(Dataset entries begins)

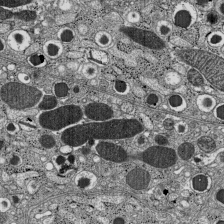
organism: C57BL Mouse
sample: Pancreatic islet
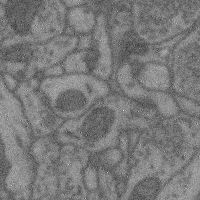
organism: Mouse
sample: Cerebral cortex
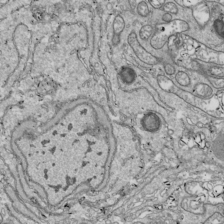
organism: Drosophila
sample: Cell division; meiosis; drosophila spermatocytes
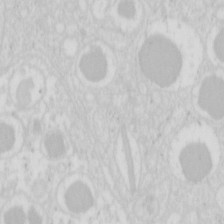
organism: Mouse
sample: Pancreas
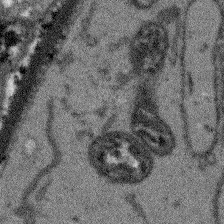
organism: Arabidopsis thaliana
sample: Root tip
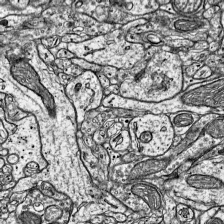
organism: Mouse
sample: Visual Cortex
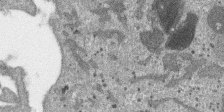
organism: Human
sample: Lung epithelial cells infected with SARS-CoV-2
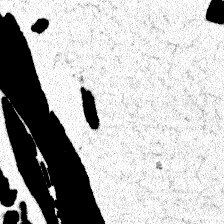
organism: Zebrafish
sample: Larval olfactory bulb
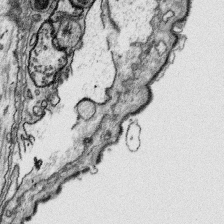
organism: Platynereis dumerilii
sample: Parapodia
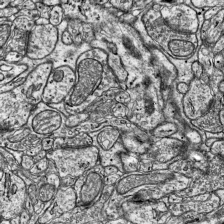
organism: Mouse
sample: Visual Cortex
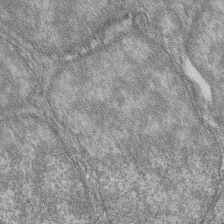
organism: Zebrafish
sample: Cilia; retinal pigment epithelium
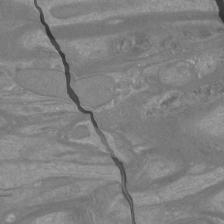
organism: Mouse
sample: Cortical neurons
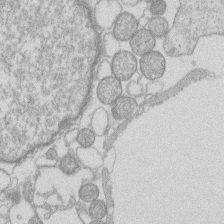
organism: Human
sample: Macrophage cells

(Dataset entries ends)

• [To do]: In the copy, keep every line of the data above exactly and drop each picture.

• [Your response]:
organism: C57BL Mouse
sample: Pancreatic islet
organism: Mouse
sample: Cerebral cortex
organism: Drosophila
sample: Cell division; meiosis; drosophila spermatocytes
organism: Mouse
sample: Pancreas
organism: Arabidopsis thaliana
sample: Root tip
organism: Mouse
sample: Visual Cortex
organism: Human
sample: Lung epithelial cells infected with SARS-CoV-2
organism: Zebrafish
sample: Larval olfactory bulb
organism: Platynereis dumerilii
sample: Parapodia
organism: Mouse
sample: Visual Cortex
organism: Zebrafish
sample: Cilia; retinal pigment epithelium
organism: Mouse
sample: Cortical neurons
organism: Human
sample: Macrophage cells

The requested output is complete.